Proteins are amino acids very important in the processes of growth, repair, maintenance,
replacement of body cells, and form hormones and enzymes. Proteins are considered to be the
main building blocks of the body. Each gram of protein yields 4 calories, so proteins may also
be used as a source of energy if necessary, since they can be changed into fat.
There are 20 amino acids that are important to our bodies, and 11 are produced within the
body itself. However, there are 9 aminoacids that must be obtained from our diet. A constant
protein intake is necessary in our daily diet. Actually, about 12% of our caloric intake should
be protein, or 0.8 gram for every 2.2 pounds of body weight. However, pregnant women need
an additional 10 grams of protein over their daily requirement.
Good sources of protein are; meats, fish, poultry, eggs, cheese, nuts, butter, milk and yogurt.
Fats aid in the supply of energy and transport of fat soluble vitamins such as A, D, E, and K.
Fats also serves as padding for internal organs and help to conserve body heat that in addition
to supplying energy in times of need. Each gram of fat yields 9 calories of energy, a little more
than twice the calories that one gram of protein or carbohydrates. Fats should not be more
than 30% of your total caloric intake. Fats delay gastric emptying and promote a feeling of
fullness. A diet high in fat, especially saturated fat and cholesterol will contribute to high
blood pressure levels since cholesterol accumulates gradually in artery walls eventually
blocking them.

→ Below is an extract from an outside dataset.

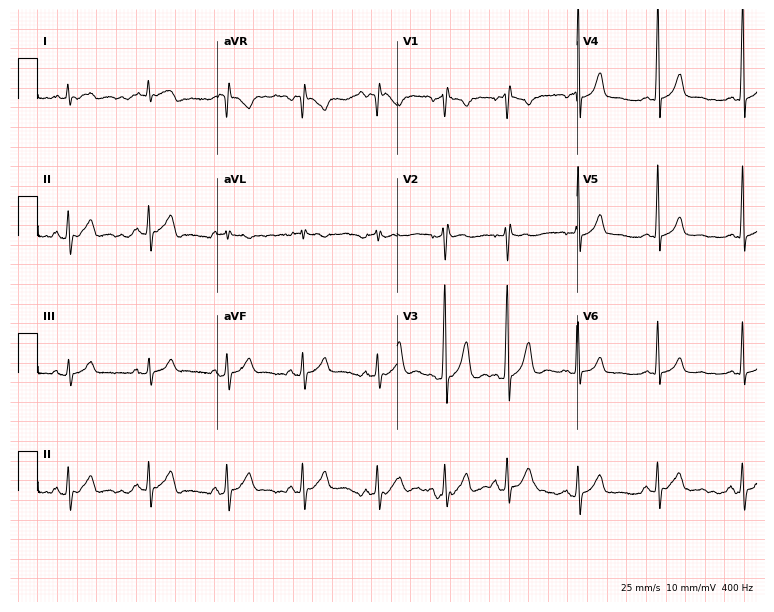
Resting 12-lead electrocardiogram (7.3-second recording at 400 Hz). Patient: a 20-year-old male. Read as a normal ECG.

Excess fat producess obesity and from there cause arterosclerosis,
hypertension, diabetes, or even damage your gallbladder.
A reduction on the fat you currently consume will help you avoid these problems, and will
limit the amount of calories, without a reduction of most nutrients. However, be careful not to
take too little fat. Too little fat in your diet may cause you to lose padding on vital organs.
Just use common sense when consuming fats and use moderation.
Some sources of fat are butter, margarine, cream cheese, fatty meats, olives, avocados, egg
yolks, nuts, vegetable oils and whole milk.